**What needs to be done**:
Every line below should be copied exactly; drop the pictures.

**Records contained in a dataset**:
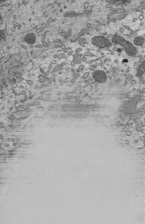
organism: Mouse
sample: Mouse epididymis efferent ductule cilia
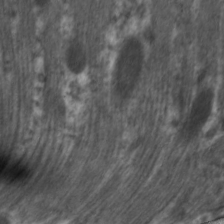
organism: C. elegans
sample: Pharynx
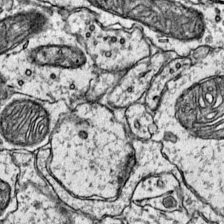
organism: Mouse
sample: Primary visual cortex
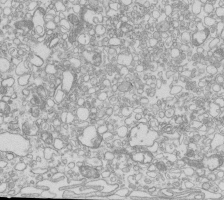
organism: Mouse
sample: Macrophages
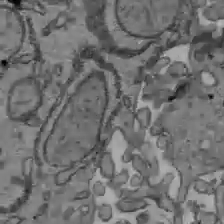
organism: C57BL Mouse
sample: Liver
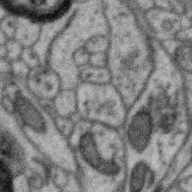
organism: Zebra finch
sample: Brain
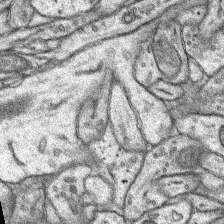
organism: Rat
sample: Hippocampus
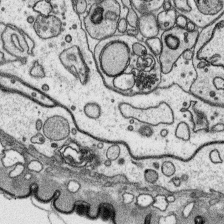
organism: Platynereis dumerilii
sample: Parapodia
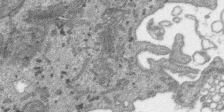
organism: Human
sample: Lung epithelial cells infected with SARS-CoV-2
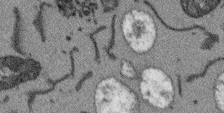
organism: Arabidopsis thaliana
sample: Root tip
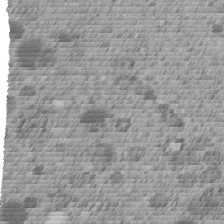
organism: C. elegans
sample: C. elegans embryo early stage
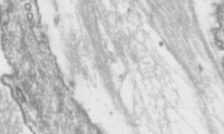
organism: Toxoplasma gondii
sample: Parasites in a vacuole inside a host cell
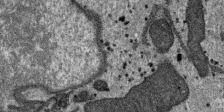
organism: Human
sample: Lung epithelial cells, uninfected (mock) control
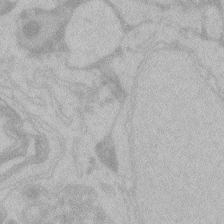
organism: Zebrafish
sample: Macrophage infected with Toxoplasma gondii
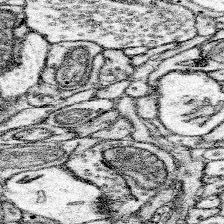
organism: Mouse
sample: Somatosensory cortex neuropil
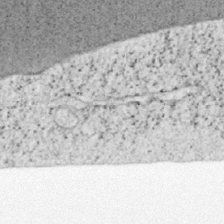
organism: Mouse
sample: OT-I killer T cells with ID8 ovarian cancer cells
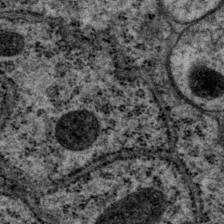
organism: P. pacificus
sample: Pharynx
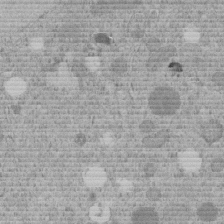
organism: C. elegans
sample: C. elegans embryo early stage
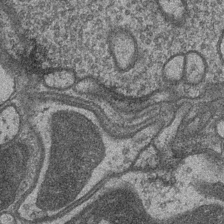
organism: Drosophila
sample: Optic medulla
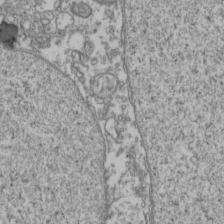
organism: Human
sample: Activated Jurkat CD4+ T cells
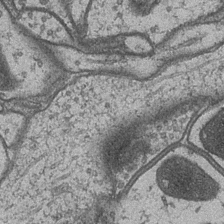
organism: Drosophila
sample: Optic medulla
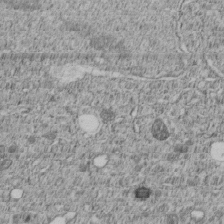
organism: C. elegans
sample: C. elegans embryo early stage
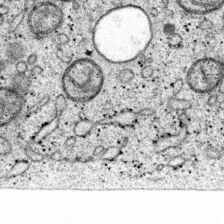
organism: Human
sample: HeLa cells
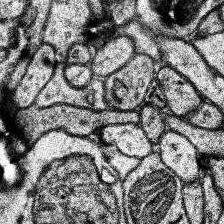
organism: Human
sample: Temporal Lobe
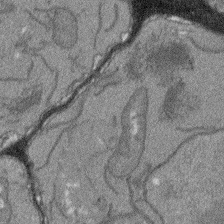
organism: Arabidopsis thaliana
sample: Root tip
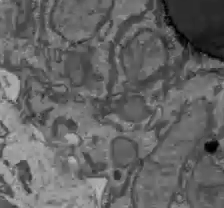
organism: C57BL Mouse
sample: Liver
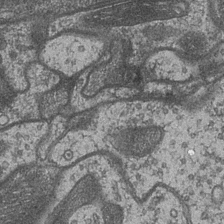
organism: Drosophila
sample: Optic medulla
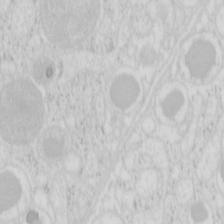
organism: Mouse
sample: Pancreas
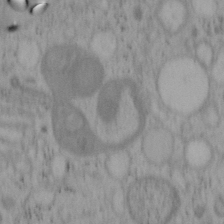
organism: Mouse
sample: OT-I killer T cells with ID8 ovarian cancer cells
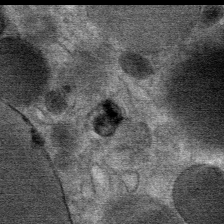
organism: Mouse
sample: Mouse Salivary gland
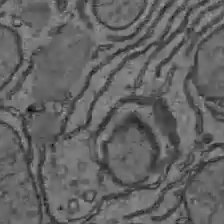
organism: C57BL Mouse
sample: Liver
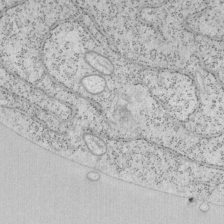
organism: Mouse
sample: OT-I killer T cells with ID8 ovarian cancer cells
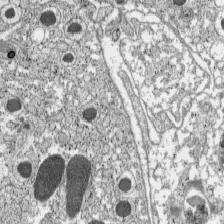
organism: C57BL Mouse
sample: Pancreatic islet
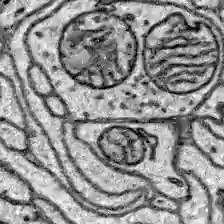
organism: Zebrafish
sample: Brain
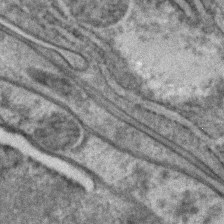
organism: C. elegans
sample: C. elegans embryo
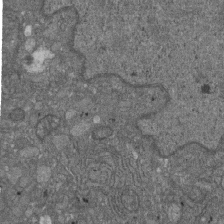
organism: Drosophila
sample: Nephrocyte
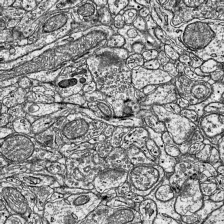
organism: Mouse
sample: Visual Cortex
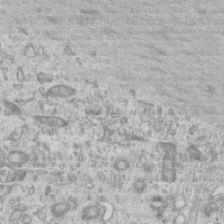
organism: Mouse
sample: Centriole in ependymal cells
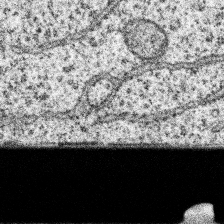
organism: Human
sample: HeLa cells
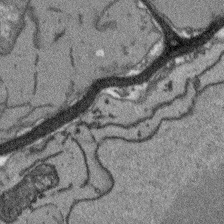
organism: Arabidopsis thaliana
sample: Root tip
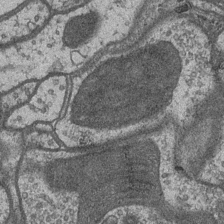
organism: Drosophila
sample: Optic medulla
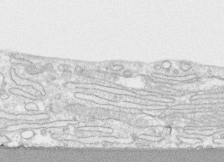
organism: Human
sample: CRL-1474
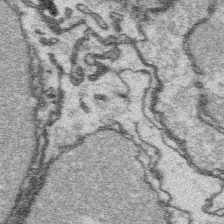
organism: Platynereis dumerilii
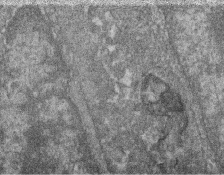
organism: Zebrafish
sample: Cilia; retinal pigment epithelium
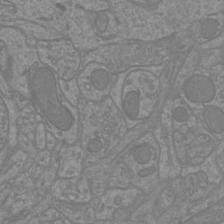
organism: Mouse
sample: Cortical neurons
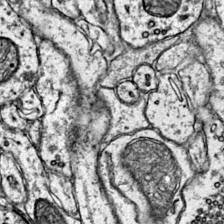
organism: Mouse
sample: Primary visual cortex
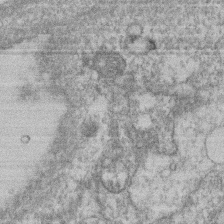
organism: Mouse
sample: T cell stromal cell synapse
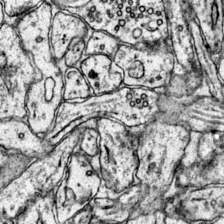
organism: Mouse
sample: Primary visual cortex
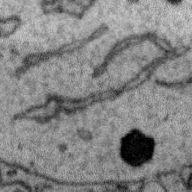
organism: Zebra finch
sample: Brain
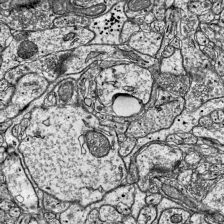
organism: Mouse
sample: Visual Cortex
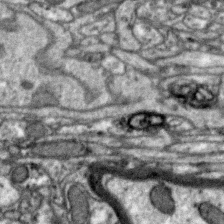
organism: Zebra finch
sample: Brain
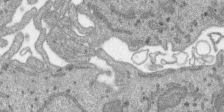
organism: Human
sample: Lung epithelial cells infected with SARS-CoV-2
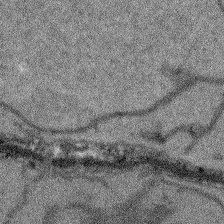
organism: Arabidopsis thaliana
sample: Root tip
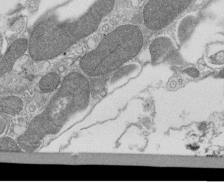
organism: Tetrahymena
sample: Cilia in tetrahymena
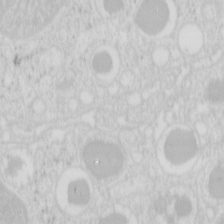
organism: Mouse
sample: Pancreas
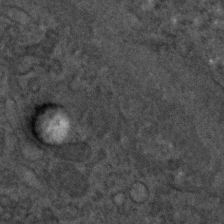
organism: C. elegans
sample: C. elegans embryo
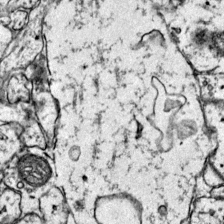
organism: Mouse
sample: Primary visual cortex
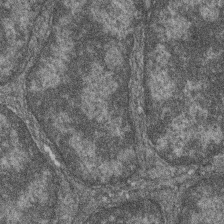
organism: Zebrafish
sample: Cilia; retinal pigment epithelium
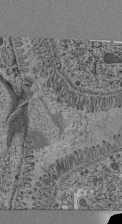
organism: C. elegans
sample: C. elegans pharynx
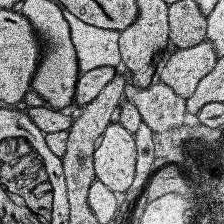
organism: Human
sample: Temporal Lobe
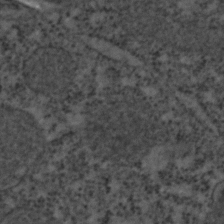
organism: C. elegans
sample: C. elegans embryo
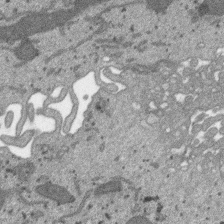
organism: Human
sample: Lung epithelial cells infected with SARS-CoV-2
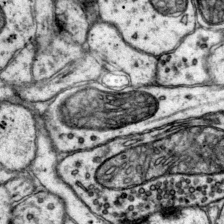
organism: Mouse
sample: Primary visual cortex
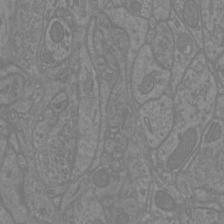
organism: Mouse
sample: Cortical neurons
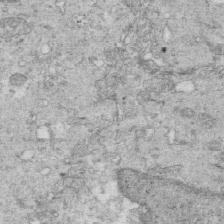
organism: Mouse
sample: Multiciliated cells
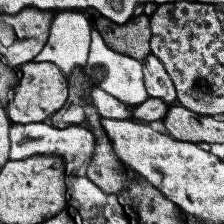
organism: Human
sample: Temporal Lobe
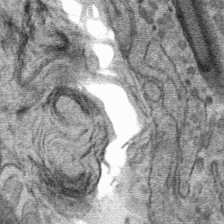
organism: Mouse
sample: Mouse hepatocytes
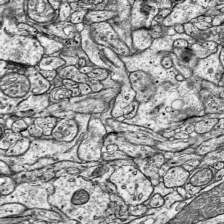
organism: Mouse
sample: Visual Cortex
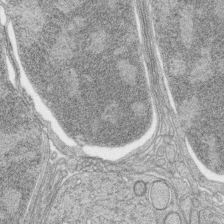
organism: Zebrafish
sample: synaptic ribbons in rod cells and cone cells
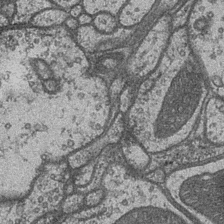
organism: Drosophila
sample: Optic medulla
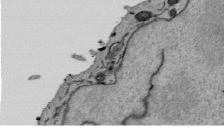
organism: Mouse
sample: ED-1 cell nuclei; centrioles
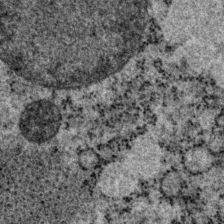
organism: P. pacificus
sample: Pharynx

**Task response**:
organism: Mouse
sample: Mouse epididymis efferent ductule cilia
organism: C. elegans
sample: Pharynx
organism: Mouse
sample: Primary visual cortex
organism: Mouse
sample: Macrophages
organism: C57BL Mouse
sample: Liver
organism: Zebra finch
sample: Brain
organism: Rat
sample: Hippocampus
organism: Platynereis dumerilii
sample: Parapodia
organism: Human
sample: Lung epithelial cells infected with SARS-CoV-2
organism: Arabidopsis thaliana
sample: Root tip
organism: C. elegans
sample: C. elegans embryo early stage
organism: Toxoplasma gondii
sample: Parasites in a vacuole inside a host cell
organism: Human
sample: Lung epithelial cells, uninfected (mock) control
organism: Zebrafish
sample: Macrophage infected with Toxoplasma gondii
organism: Mouse
sample: Somatosensory cortex neuropil
organism: Mouse
sample: OT-I killer T cells with ID8 ovarian cancer cells
organism: P. pacificus
sample: Pharynx
organism: C. elegans
sample: C. elegans embryo early stage
organism: Drosophila
sample: Optic medulla
organism: Human
sample: Activated Jurkat CD4+ T cells
organism: Drosophila
sample: Optic medulla
organism: C. elegans
sample: C. elegans embryo early stage
organism: Human
sample: HeLa cells
organism: Human
sample: Temporal Lobe
organism: Arabidopsis thaliana
sample: Root tip
organism: C57BL Mouse
sample: Liver
organism: Drosophila
sample: Optic medulla
organism: Mouse
sample: Pancreas
organism: Mouse
sample: OT-I killer T cells with ID8 ovarian cancer cells
organism: Mouse
sample: Mouse Salivary gland
organism: C57BL Mouse
sample: Liver
organism: Mouse
sample: OT-I killer T cells with ID8 ovarian cancer cells
organism: C57BL Mouse
sample: Pancreatic islet
organism: Zebrafish
sample: Brain
organism: C. elegans
sample: C. elegans embryo
organism: Drosophila
sample: Nephrocyte
organism: Mouse
sample: Visual Cortex
organism: Mouse
sample: Centriole in ependymal cells
organism: Human
sample: HeLa cells
organism: Arabidopsis thaliana
sample: Root tip
organism: Drosophila
sample: Optic medulla
organism: Human
sample: CRL-1474
organism: Platynereis dumerilii
organism: Zebrafish
sample: Cilia; retinal pigment epithelium
organism: Mouse
sample: Cortical neurons
organism: Mouse
sample: Primary visual cortex
organism: Mouse
sample: T cell stromal cell synapse
organism: Mouse
sample: Primary visual cortex
organism: Zebra finch
sample: Brain
organism: Mouse
sample: Visual Cortex
organism: Zebra finch
sample: Brain
organism: Human
sample: Lung epithelial cells infected with SARS-CoV-2
organism: Arabidopsis thaliana
sample: Root tip
organism: Tetrahymena
sample: Cilia in tetrahymena
organism: Mouse
sample: Pancreas
organism: C. elegans
sample: C. elegans embryo
organism: Mouse
sample: Primary visual cortex
organism: Zebrafish
sample: Cilia; retinal pigment epithelium
organism: C. elegans
sample: C. elegans pharynx
organism: Human
sample: Temporal Lobe
organism: C. elegans
sample: C. elegans embryo
organism: Human
sample: Lung epithelial cells infected with SARS-CoV-2
organism: Mouse
sample: Primary visual cortex
organism: Mouse
sample: Cortical neurons
organism: Mouse
sample: Multiciliated cells
organism: Human
sample: Temporal Lobe
organism: Mouse
sample: Mouse hepatocytes
organism: Mouse
sample: Visual Cortex
organism: Zebrafish
sample: synaptic ribbons in rod cells and cone cells
organism: Drosophila
sample: Optic medulla
organism: Mouse
sample: ED-1 cell nuclei; centrioles
organism: P. pacificus
sample: Pharynx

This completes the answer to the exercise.